Ich habe also keine Möglichkeit das hier:




			Dieser Inhalt steht nur eingeloggten Mitgliedern zur Verfügung.
        





automatisch in das hier zu verwandeln:



			Dieser Inhalt steht nur eingeloggten Mitgliedern zur Verfügung.
        



? Das wäre extrem schade.


----------



## PC-Bastler_2011 (29. Oktober 2019)

*AW: Excel Hilfe benötigt! Ahhhhh ich bin ein Noob!*

Ich habe es jedenfalls nicht hinbekommen. Mit Zahlen kein Problem, aber Buchstaben...


----------



## TheBadFrag (29. Oktober 2019)

*AW: Excel Hilfe benötigt! Ahhhhh ich bin ein Noob!*

Wie würde es denn mit Zahlen funktionieren? Vielleicht schaffe ich ja mir was daraus zu basteln.


----------



## PC-Bastler_2011 (29. Oktober 2019)

*AW: Excel Hilfe benötigt! Ahhhhh ich bin ein Noob!*

Ja, das funktioniert (gerade getestet)

1. Also entsprechend Regel Nr.1 (#2) anlegen

2. Neue Regel: "Formel zur Ermittlung" (letzter Eintrag) =die Zelle, die für den Wert herhalten muss

3. Die Zielzellen angeben

4. Die Wertzelle definieren >> =WENN(A2="x";1;"x") (A2 steht hier für die Zelle, die du jeweils Buchstabenmäßig verändern willst (und das leider für jede einelne Zelle)

5. Profit


----------



## TheBadFrag (29. Oktober 2019)

*AW: Excel Hilfe benötigt! Ahhhhh ich bin ein Noob!*

Hmmm geht irgendwie nicht oder ich mache was falsch.  Kannst du vielleicht eine Tabelle hier hochladen wo es geht? Dann ist es einfacher nachzuvollziehen.


----------



## PC-Bastler_2011 (29. Oktober 2019)

*AW: Excel Hilfe benötigt! Ahhhhh ich bin ein Noob!*




			Dieser Inhalt steht nur eingeloggten Mitgliedern zur Verfügung.
        



here you go


----------



## TheBadFrag (29. Oktober 2019)

*AW: Excel Hilfe benötigt! Ahhhhh ich bin ein Noob!*

Ahhhhhhhhhhhhhhhhhhhhh  Jetzt wird mir einiges klar!

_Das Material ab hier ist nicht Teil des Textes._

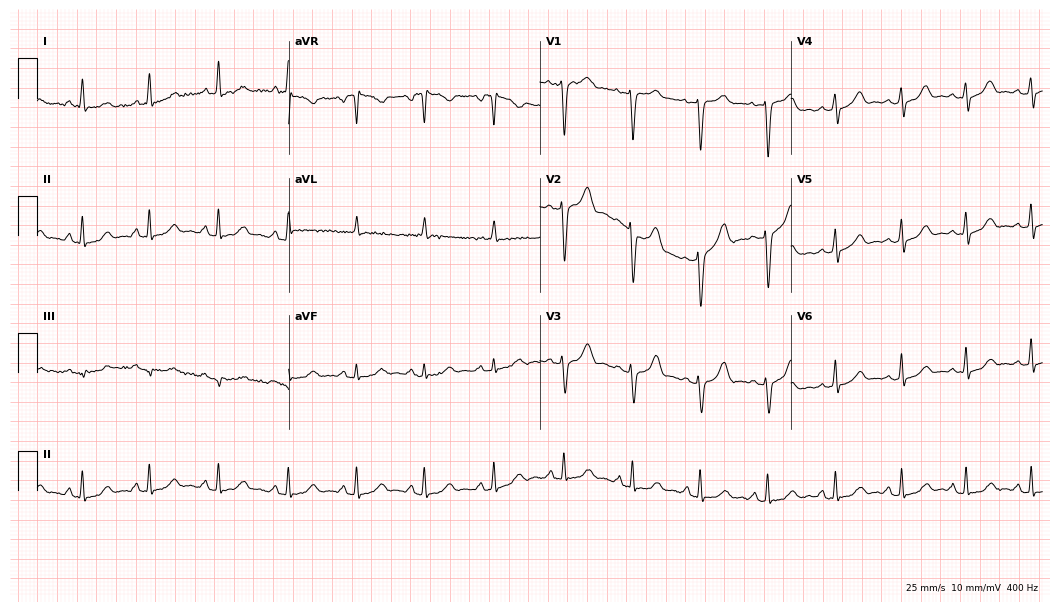
Standard 12-lead ECG recorded from a 33-year-old female patient. Read as a normal ECG.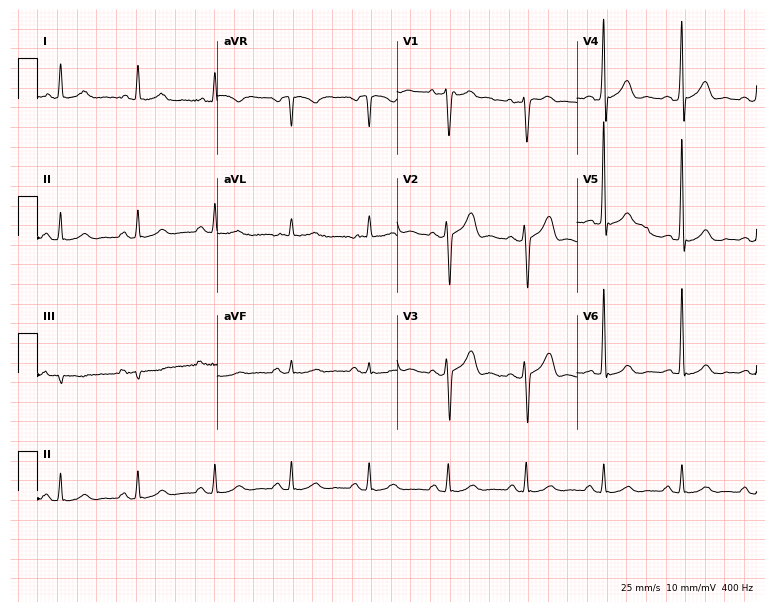
12-lead ECG (7.3-second recording at 400 Hz) from a 53-year-old male. Screened for six findings — first-degree AV block, right bundle branch block (RBBB), left bundle branch block (LBBB), sinus bradycardia, atrial fibrillation (AF), sinus tachycardia — none is recorded.

Du hast aber gecheatet!  Er markiert immer die ganze Zeile innerhalb des zu formatierenden Bereichs. Er macht nicht nur 2 Zellen nach links und 1 Zelle nach rechts.

Wenn ich von diesen Listen etliche nebeneinander in einer Tabelle haben möchte, dann muss ich die alle von Hand erstellen. Puh mal schauen, ob ich das gebastelt bekomme.

Erstmal danke! Hat mir erstmal sehr weitergeholfen.


----------



## PC-Bastler_2011 (29. Oktober 2019)

*AW: Excel Hilfe benötigt! Ahhhhh ich bin ein Noob!*

Nein das kannst du anpassen, einfach die Spalte, die unformatiert bleiben soll, bei der Regel(n) rauslöschen (bei der Datei zb Spalte H mit den Werten $H$5 & $H$6)




			Dieser Inhalt steht nur eingeloggten Mitgliedern zur Verfügung.


----------



## TheBadFrag (29. Oktober 2019)

*AW: Excel Hilfe benötigt! Ahhhhh ich bin ein Noob!*

Ahhhhhhhhh ok! Ich probier mich mal noch nen bischen!


----------



## PC-Bastler_2011 (29. Oktober 2019)

*AW: Excel Hilfe benötigt! Ahhhhh ich bin ein Noob!*

mit makieren des Teils mit den Regeln und Format übertragen (Der Malerpinsel neben Einfügen im Ribbon), kannst du das Easy auf X Blätter kopieren.

Die Wertespalte einfach per Strg+C > Strg+V kopieren


----------



## TheBadFrag (29. Oktober 2019)

*AW: Excel Hilfe benötigt! Ahhhhh ich bin ein Noob!*

Ahhhh ich hab fast die perfekte Lösung wenn da nicht ein anderes Problem wär. 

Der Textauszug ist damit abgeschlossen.